[Source records]
-=-=-=-=-
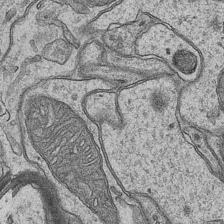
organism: Mouse
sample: CA1 Hippocampus
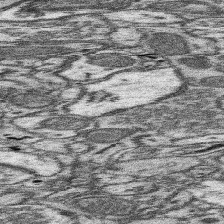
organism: Mouse
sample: Somatosensory cortex neuropil
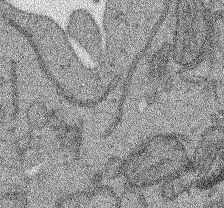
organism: Human
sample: HeLa cells
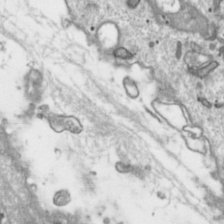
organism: Toxoplasma gondii
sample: Parasites in a vacuole inside a host cell
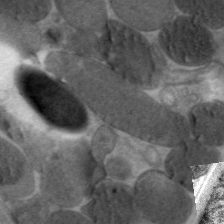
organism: C. elegans
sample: Pharynx
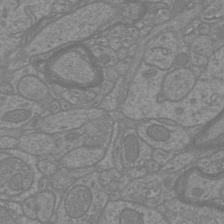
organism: Mouse
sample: Cortical neurons
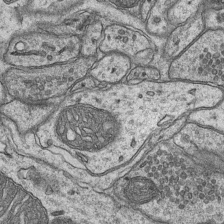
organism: Mouse
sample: CA1 Hippocampus
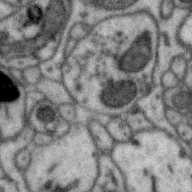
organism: Zebra finch
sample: Brain
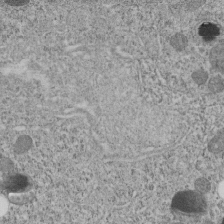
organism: C. elegans
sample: C. elegans embryo early stage
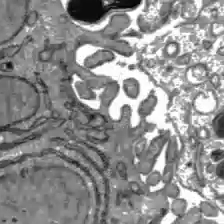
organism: C57BL Mouse
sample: Liver
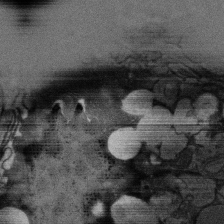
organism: Rat
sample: Salivary granule
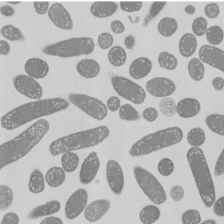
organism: E. coli
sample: Bacterial nucleoid
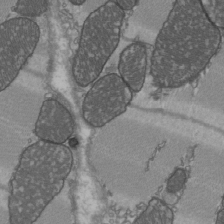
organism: C57BL Mouse
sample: Heart
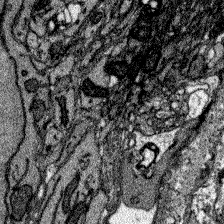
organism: Zebrafish
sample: Larval olfactory bulb
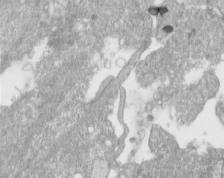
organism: Human
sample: Centriole in RPE cells
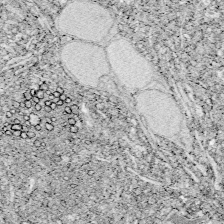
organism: Zebrafish
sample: Whole-Brain
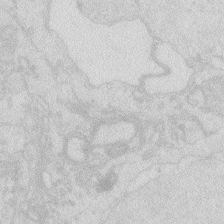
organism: Zebrafish
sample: Macrophage
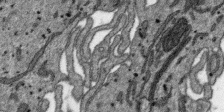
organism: Human
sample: Lung epithelial cells, uninfected (mock) control
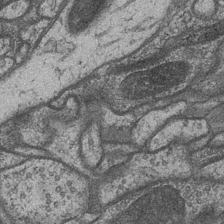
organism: Drosophila
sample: Optic medulla
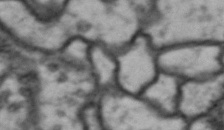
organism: Drosophila
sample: Brain
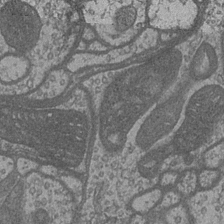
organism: Drosophila
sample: Optic medulla
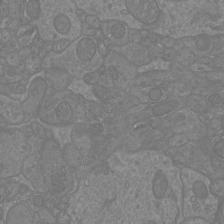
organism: Mouse
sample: Cortical neurons
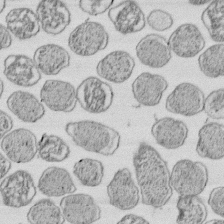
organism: E. coli
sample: Bacterial nucleoid
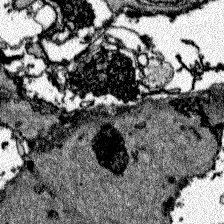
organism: Zebrafish
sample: Larval olfactory bulb
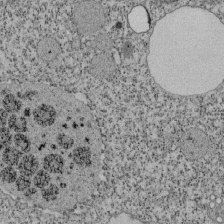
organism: Tetrahymena
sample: Cilia in tetrahymena
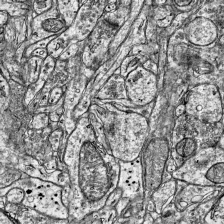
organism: Mouse
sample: Visual Cortex
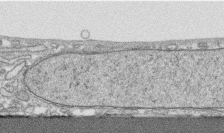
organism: Human
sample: CRL-1474
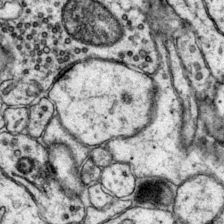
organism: Mouse
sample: Primary visual cortex
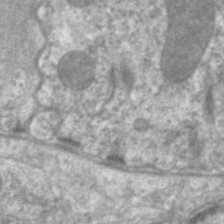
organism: C. elegans
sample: Pharynx
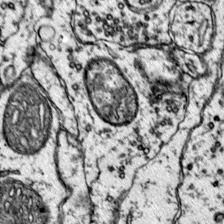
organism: Mouse
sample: Primary visual cortex
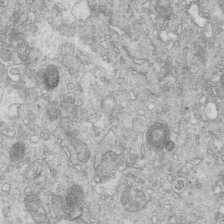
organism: Mouse
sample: Multiciliated cells
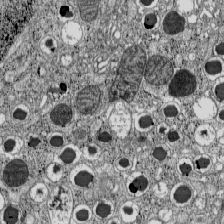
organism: C57BL Mouse
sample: Pancreatic islet
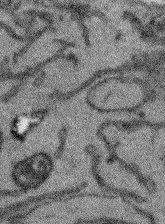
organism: Arabidopsis thaliana
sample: Root tip
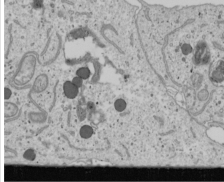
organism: Human
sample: Mitochondria in U2OS cells
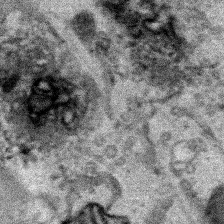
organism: Human
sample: Mitochondria in HCT116 cells
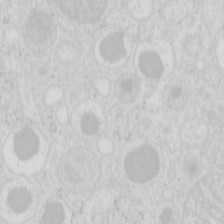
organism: Mouse
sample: Pancreas
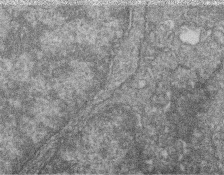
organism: Zebrafish
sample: Cilia; retinal pigment epithelium
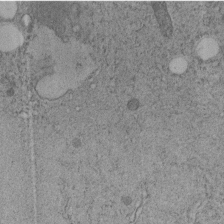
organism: C. elegans
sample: C. elegans embryo early stage
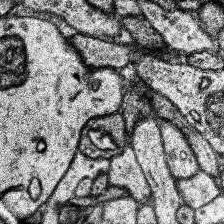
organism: Human
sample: Temporal Lobe
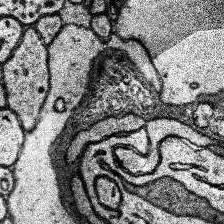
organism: Human
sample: Temporal Lobe
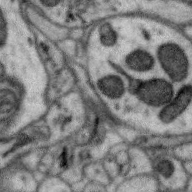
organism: Zebra finch
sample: Brain
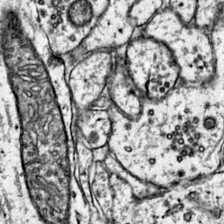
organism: Mouse
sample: Primary visual cortex
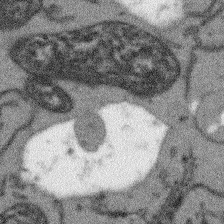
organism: Arabidopsis thaliana
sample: Root tip
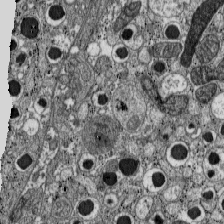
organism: C57BL Mouse
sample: Pancreatic islet
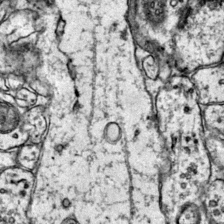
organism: Mouse
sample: Primary visual cortex
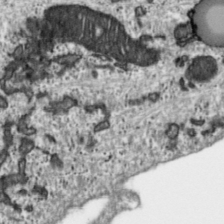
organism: Toxoplasma gondii
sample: Parasites in a vacuole inside a host cell
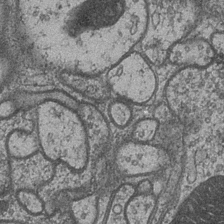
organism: Drosophila
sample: Optic medulla
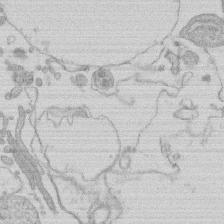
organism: Human
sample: Macrophage cells
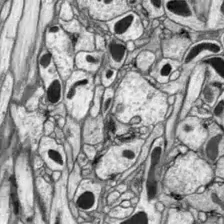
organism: Drosophila
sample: Optic lobe
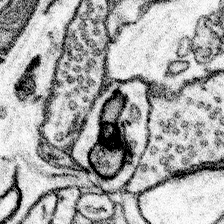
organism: Mouse
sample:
-=-=-=-=-
■ **WORK REQUEST**: Although the records include pictures, the copy should reproduce every line exactly and none of the pictures.

■ **SOLUTION FOR THIS PROBLEM**:
organism: Mouse
sample: CA1 Hippocampus
organism: Mouse
sample: Somatosensory cortex neuropil
organism: Human
sample: HeLa cells
organism: Toxoplasma gondii
sample: Parasites in a vacuole inside a host cell
organism: C. elegans
sample: Pharynx
organism: Mouse
sample: Cortical neurons
organism: Mouse
sample: CA1 Hippocampus
organism: Zebra finch
sample: Brain
organism: C. elegans
sample: C. elegans embryo early stage
organism: C57BL Mouse
sample: Liver
organism: Rat
sample: Salivary granule
organism: E. coli
sample: Bacterial nucleoid
organism: C57BL Mouse
sample: Heart
organism: Zebrafish
sample: Larval olfactory bulb
organism: Human
sample: Centriole in RPE cells
organism: Zebrafish
sample: Whole-Brain
organism: Zebrafish
sample: Macrophage
organism: Human
sample: Lung epithelial cells, uninfected (mock) control
organism: Drosophila
sample: Optic medulla
organism: Drosophila
sample: Brain
organism: Drosophila
sample: Optic medulla
organism: Mouse
sample: Cortical neurons
organism: E. coli
sample: Bacterial nucleoid
organism: Zebrafish
sample: Larval olfactory bulb
organism: Tetrahymena
sample: Cilia in tetrahymena
organism: Mouse
sample: Visual Cortex
organism: Human
sample: CRL-1474
organism: Mouse
sample: Primary visual cortex
organism: C. elegans
sample: Pharynx
organism: Mouse
sample: Primary visual cortex
organism: Mouse
sample: Multiciliated cells
organism: C57BL Mouse
sample: Pancreatic islet
organism: Arabidopsis thaliana
sample: Root tip
organism: Human
sample: Mitochondria in U2OS cells
organism: Human
sample: Mitochondria in HCT116 cells
organism: Mouse
sample: Pancreas
organism: Zebrafish
sample: Cilia; retinal pigment epithelium
organism: C. elegans
sample: C. elegans embryo early stage
organism: Human
sample: Temporal Lobe
organism: Human
sample: Temporal Lobe
organism: Zebra finch
sample: Brain
organism: Mouse
sample: Primary visual cortex
organism: Arabidopsis thaliana
sample: Root tip
organism: C57BL Mouse
sample: Pancreatic islet
organism: Mouse
sample: Primary visual cortex
organism: Toxoplasma gondii
sample: Parasites in a vacuole inside a host cell
organism: Drosophila
sample: Optic medulla
organism: Human
sample: Macrophage cells
organism: Drosophila
sample: Optic lobe
organism: Mouse
sample:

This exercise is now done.